§ **To do**:
Write out word for word each line from the one containing "organism: Human" through the close of the listing, including both ends. Pictures do not belong in the copy.

[Start of section]

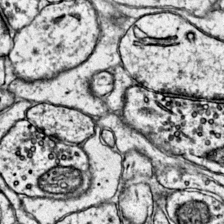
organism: Mouse
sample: Primary visual cortex
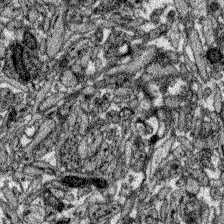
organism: Zebrafish
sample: Larval olfactory bulb
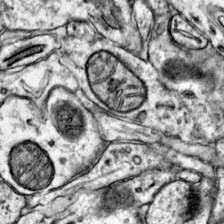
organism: Mouse
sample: Primary visual cortex
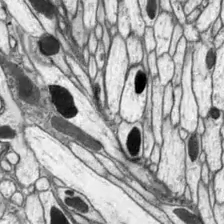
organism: Drosophila
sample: Optic lobe
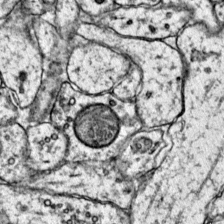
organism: Mouse
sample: Primary visual cortex
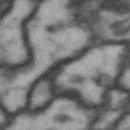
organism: Drosophila
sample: Brain
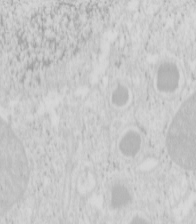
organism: Mouse
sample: Pancreas
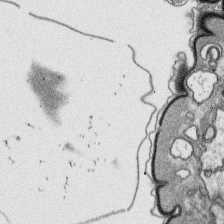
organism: Platynereis dumerilii
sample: Parapodia
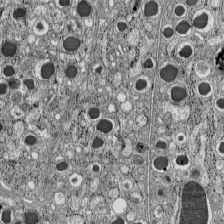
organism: C57BL Mouse
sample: Pancreatic islet
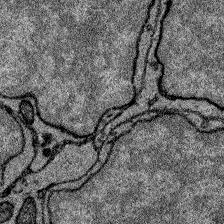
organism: Zebrafish
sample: Larval olfactory bulb
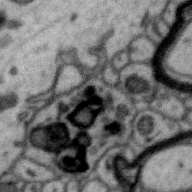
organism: Zebra finch
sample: Brain
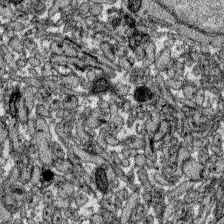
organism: Zebrafish
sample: Larval olfactory bulb
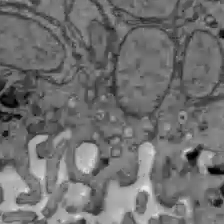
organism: C57BL Mouse
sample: Liver
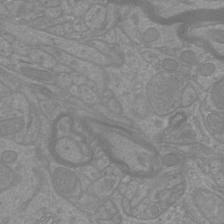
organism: Mouse
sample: Cortical neurons
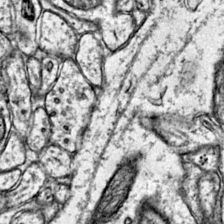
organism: Mouse
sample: Primary visual cortex
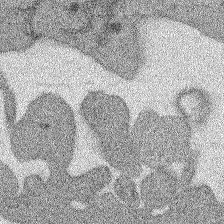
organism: Human
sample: HeLa cells
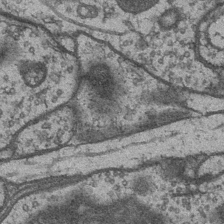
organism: Drosophila
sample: Optic medulla
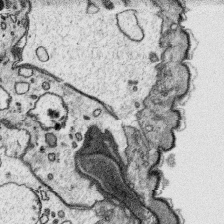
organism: Platynereis dumerilii
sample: Parapodia
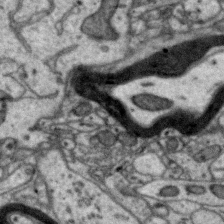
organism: Zebra finch
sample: Brain
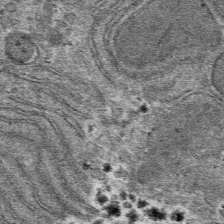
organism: Mouse
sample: Mouse hepatocytes

[End of section]

§ **Solution to this problem**:
organism: Human
sample: HeLa cells
organism: Drosophila
sample: Optic medulla
organism: Platynereis dumerilii
sample: Parapodia
organism: Zebra finch
sample: Brain
organism: Mouse
sample: Mouse hepatocytes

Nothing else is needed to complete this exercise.